The practical advice: tap-to-pay is a nice fallback where it exists, but set up the apps before you need them. A charger in a reception black spot with no card reader is a bad place to discover you can’t create an account.

Is any public charging free?

Some. JOLT’s model gives every driver 7 kWh free per day (roughly 40 to 50 km of driving) on its kerbside fast chargers, with a small service fee per session under its current plan. Plenty of shopping centres, councils and hotels still offer free destination charging too, though free AC chargers are slowly converting to paid. The full picture is in our guide to whether EV charging stations are free in Australia.

Five tips to avoid payment hassles

  1. Set up two or three network apps, with payment methods, before any road trip.
  2. Expect pre-authorisation holds at tap-to-pay readers. They’re normal and drop off in a few days.
  3. Screenshot or note the charger ID if reception is patchy; apps can start sessions by ID.
  4. Carry one RFID card as a no-reception backup.
  5. Check the per-kWh rate on screen before starting. Pricing differs between networks, speeds and even times of day.

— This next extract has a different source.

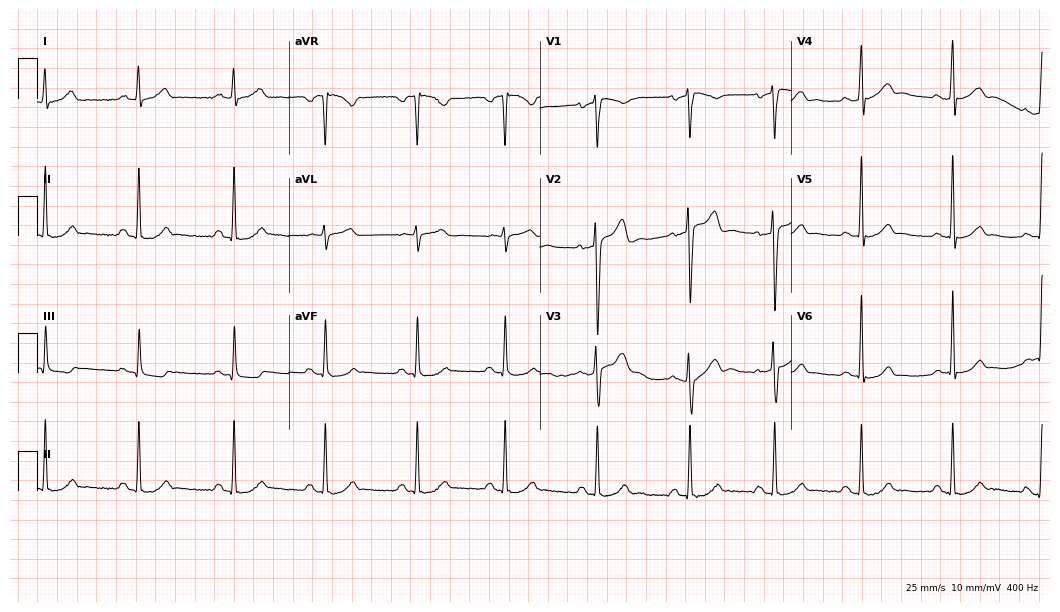
12-lead ECG from a male patient, 34 years old. Labelled as a normal ECG.

Frequently asked questions

Do you pay at EV charging stations in Australia?

At most of them, yes. Fast chargers bill per kilowatt-hour through the network's app, with a credit or debit card stored against your account. Some chargers are free, mainly JOLT's daily allowance and destination chargers at shopping centres, but paid charging is the norm.

Can you pay for EV charging with a credit card tap?

Increasingly, but not everywhere. Evie has been rolling out Tap & Go card readers that accept debit card tap, including Apple Pay and Google Pay, and bp pulse has card readers at some sites. Most other chargers still need the network's app or an RFID card, so don't rely on tap alone as of mid-2026.

Do you need a different app for every charging network?

In practice you need two or three, not ten. Chargefox covers the largest share of sites, and adding Evie plus the networks on your regular routes covers most driving. PlugShare helps you find chargers but doesn't pay for them in Australia.

Why is there a $50 hold on my card after charging?

That's a pre-authorisation, not a charge. Networks with tap-to-pay readers, like Evie, place a hold (typically $50) when you start a session, then bill the actual cost when you finish. The unused portion of the hold drops off your account within a few days, depending on your bank.